The previous section showed how different terrain elements can affect how the A∗ algorithm calculates a path. Terrain cost is usually something that the game designer hardcodes into the game world. Basically, we know beforehand where the grasslands, swamplands, hills, and rivers will be located. However, other elements can influence path cost when calculating a path with A∗. For example, nodes that pass through the line of sight of any enemy might present a higher cost. This isn’t a cost that you could build into a game level because the position of the game characters can change. Influence mapping is a way to vary the cost of the A∗ nodes depending on what is happening in the game. This is illustrated in Figure 7-26.

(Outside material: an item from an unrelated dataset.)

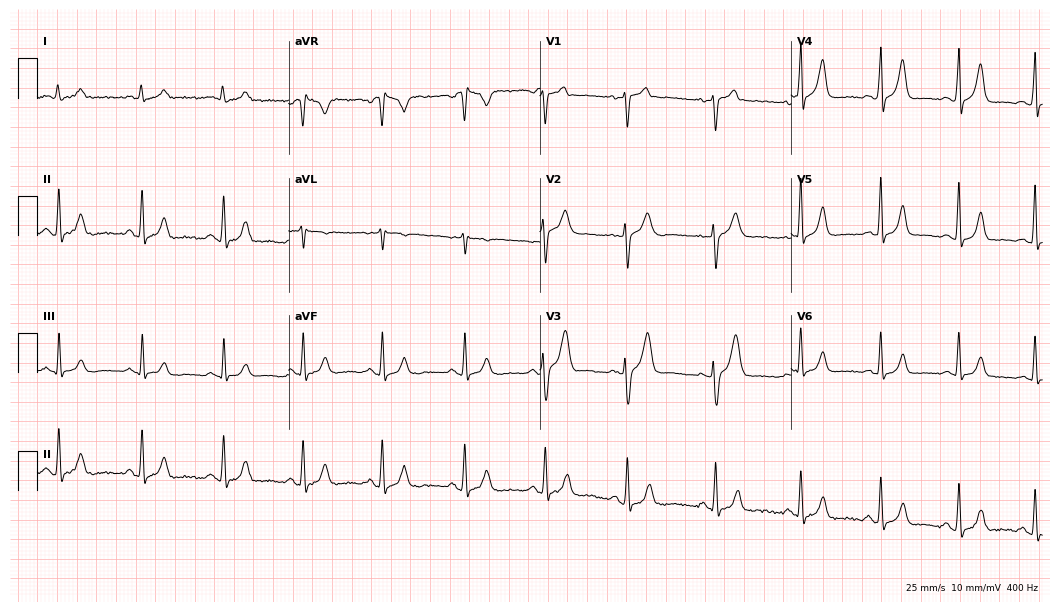
Standard 12-lead ECG recorded from a woman, 24 years old. Read as a normal ECG.
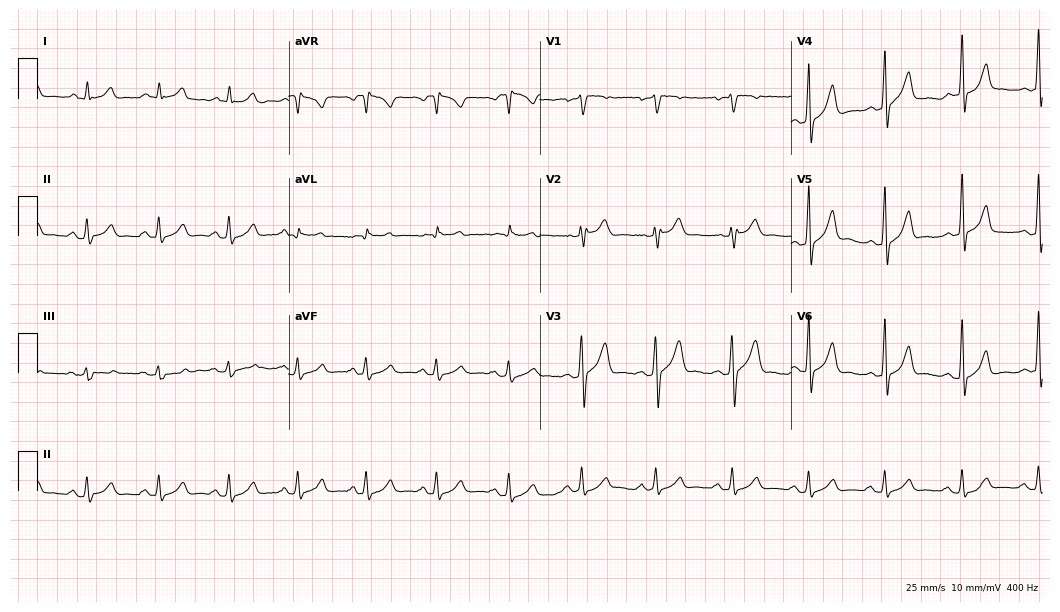
Resting 12-lead electrocardiogram. Patient: a male, 39 years old. Read as a normal ECG.

Figure 7-26. Influenced by the enemy firing zone

As Figure 7-26 shows, we have assigned a cost to each node. Unlike the terrain cost we showed you in the previous section, however, this cost is influenced by the position and orientation of the tank shown at position (8, 4). This influence map will change as the tank’s position and orientation change. Like the terrain cost from the previous section, the influence map cost will be added to each node’s s value when calculating possible paths. This will result in the tank’s target possibly taking a longer and slower route when building a path. However, the tiles in the line of fire still are passable, just at a higher cost. If no other path is available, or if the alternate paths have a higher cost, the game character will pass through the line of fire.

You can use influence mapping in other ways to make game characters seem smarter. You can record individual game incidents in an influence map. In this case, we aren’t using the position and orientation of a game character to build an influence map. We are instead using what the character does. For example, if the player repeatedly ambushes and kills computer-controlled characters at a given doorway, that doorway might increase in cost. The computer could then begin to build alternate paths whenever possible. To the player, this can make the computer-controlled characters seem very intelligent. It will appear as though they are learning from their mistakes. This technique is illustrated in Figure 7-27.

Figure 7-27. Influenced by the number of kills

The influence map illustrated in Figure 7-27 records the number of kills the player makes on each node. Each time the player makes a kill, that node increases in cost. For example, there might be a particular doorway where the player has discovered an ambush technique that has led to a series of successful kills. Instead of having the computer-controlled adversaries repeatedly pass through the same doorway, you could create perhaps a longer, but less costly path to offset the player’s tactical advantage.

Steven Woodcock reported in his “2003 Game Developer’s Conference AI Roundtable Moderator’s Report” that AI developers essentially considered pathfinding solved. Other game AI resources all over the Web echo this sentiment. What developers mean is that proven algorithms are available to solve pathfinding problems in a wide variety of game scenarios and most effort these days is focused on optimizing these methods. The workhorse pathfinding method is by far the A∗ algorithm. Current development effort is now focused on developing faster, more efficient A∗ algorithms. Game Programming Gems (Charles River Media) and AI Game Programming Wisdom (Charles River Media) contain several interesting articles on A∗ optimizations.